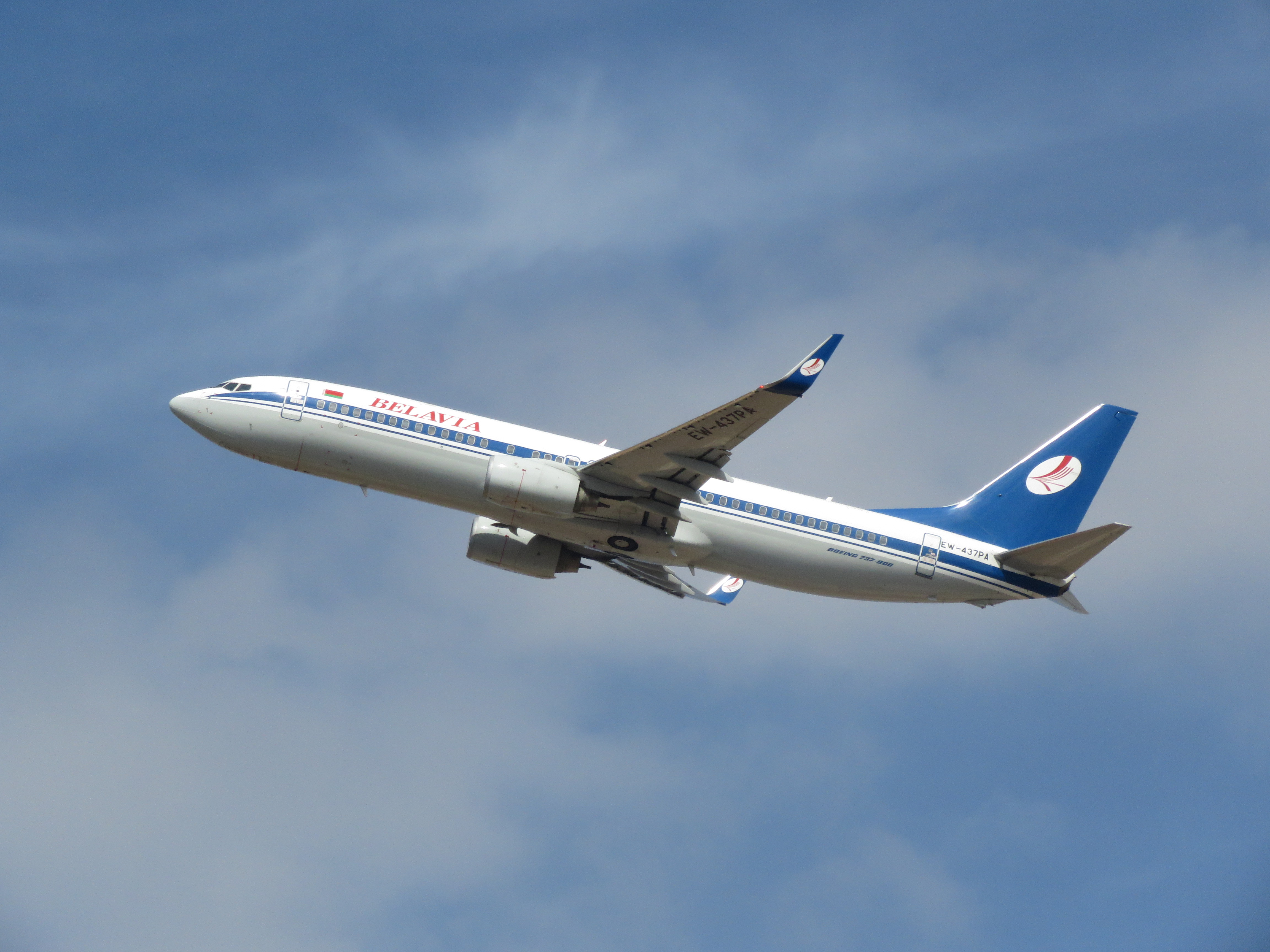 בואינג 737-800 של החברה מיד לאחר המראה מבן גוריון.
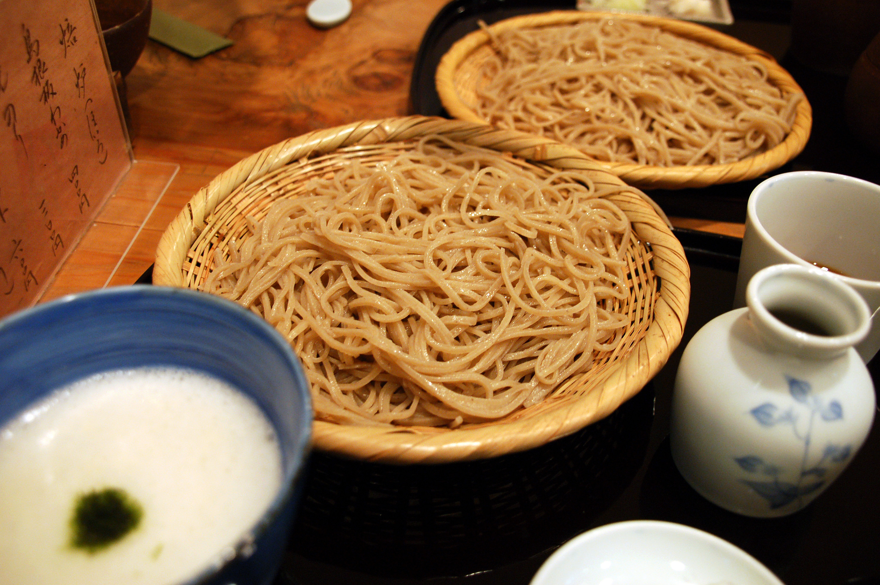 2006.05.20 12:19, Tokyo Nezu (根津・鷹匠) 谷中Ｍ類栖: 鷹匠のバナナの葉
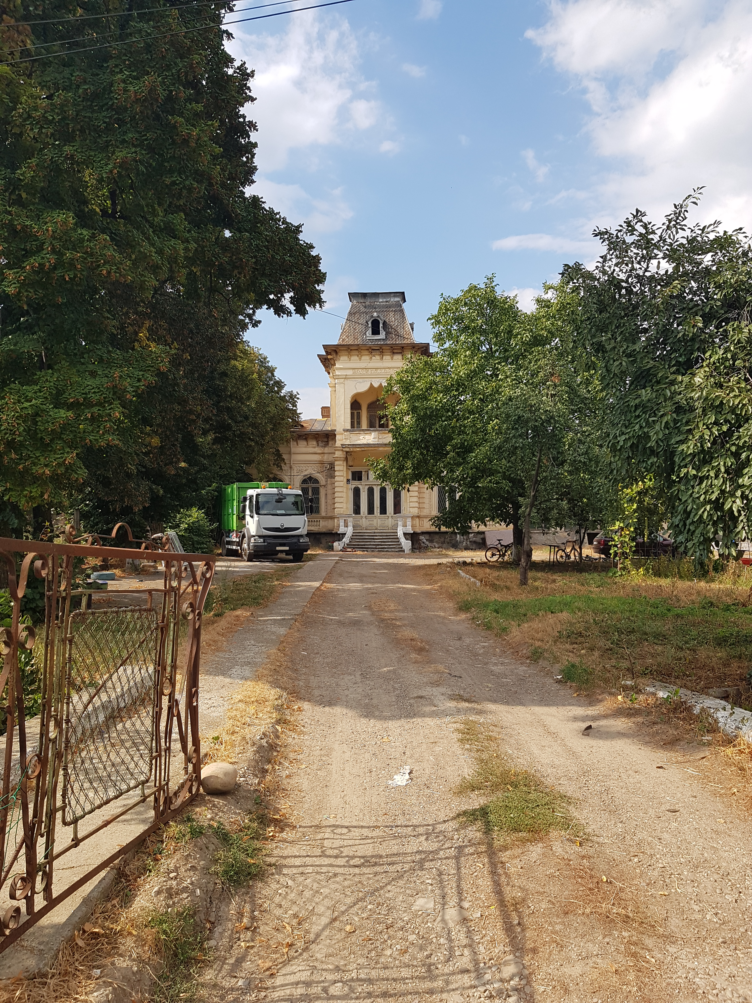 Casa Vianu
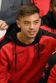 “¡Es fantástico, lo habéis conseguido! Habéis sido capaces de hacer esa gran gesta. Habéis dicho ¡a por ello! y lo habéis logrado”. Con estas palabras de felicitación la alcaldesa de Madrid, Manuela Carmena, ha comenzado su recepción, esta tarde, en el palacio de Cibeles, al equipo masculino de fútbol del Rayo Vallecano, recientemente ascendido a Primera División. “Habéis hecho algo muy grande y como alcaldesa de Madrid me siento muy feliz de que un equipo más de Madrid esté en Primera”, proclamó.
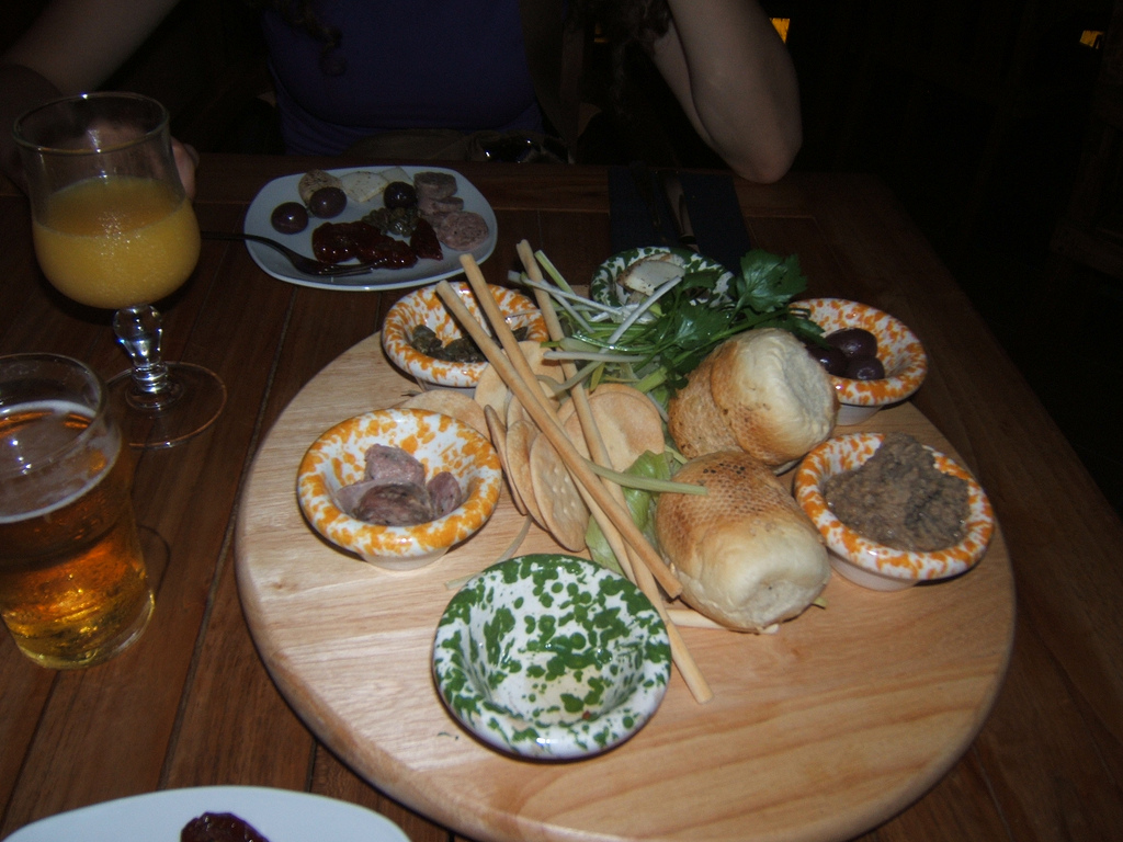 Piatto tipico maltese formato da: salsiccia, olive sotto sale, pomodori soleggiati, capperi, formaggio tipico, pane e grissini tipici, tutto tipico.... e inoltre... la Bigilla, la coppetta piu' a destra formata da crema di piselli e aglio mi pare. Bevande: Miranda! (l'equivalente della Fanta... liofilizzata) e Birra Cisk (bionda leggera, sciacquata!)

..........

### ACTIVITY
Everything in the material goes into the copy exactly, except the images.

### WRITTEN ANSWER
 בואינג 737-800 של החברה מיד לאחר המראה מבן גוריון.
 2006.05.20 12:19, Tokyo Nezu (根津・鷹匠) 谷中Ｍ類栖: 鷹匠のバナナの葉
 Casa Vianu
 “¡Es fantástico, lo habéis conseguido! Habéis sido capaces de hacer esa gran gesta. Habéis dicho ¡a por ello! y lo habéis logrado”. Con estas palabras de felicitación la alcaldesa de Madrid, Manuela Carmena, ha comenzado su recepción, esta tarde, en el palacio de Cibeles, al equipo masculino de fútbol del Rayo Vallecano, recientemente ascendido a Primera División. “Habéis hecho algo muy grande y como alcaldesa de Madrid me siento muy feliz de que un equipo más de Madrid esté en Primera”, proclamó.
 Piatto tipico maltese formato da: salsiccia, olive sotto sale, pomodori soleggiati, capperi, formaggio tipico, pane e grissini tipici, tutto tipico.... e inoltre... la Bigilla, la coppetta piu' a destra formata da crema di piselli e aglio mi pare. Bevande: Miranda! (l'equivalente della Fanta... liofilizzata) e Birra Cisk (bionda leggera, sciacquata!)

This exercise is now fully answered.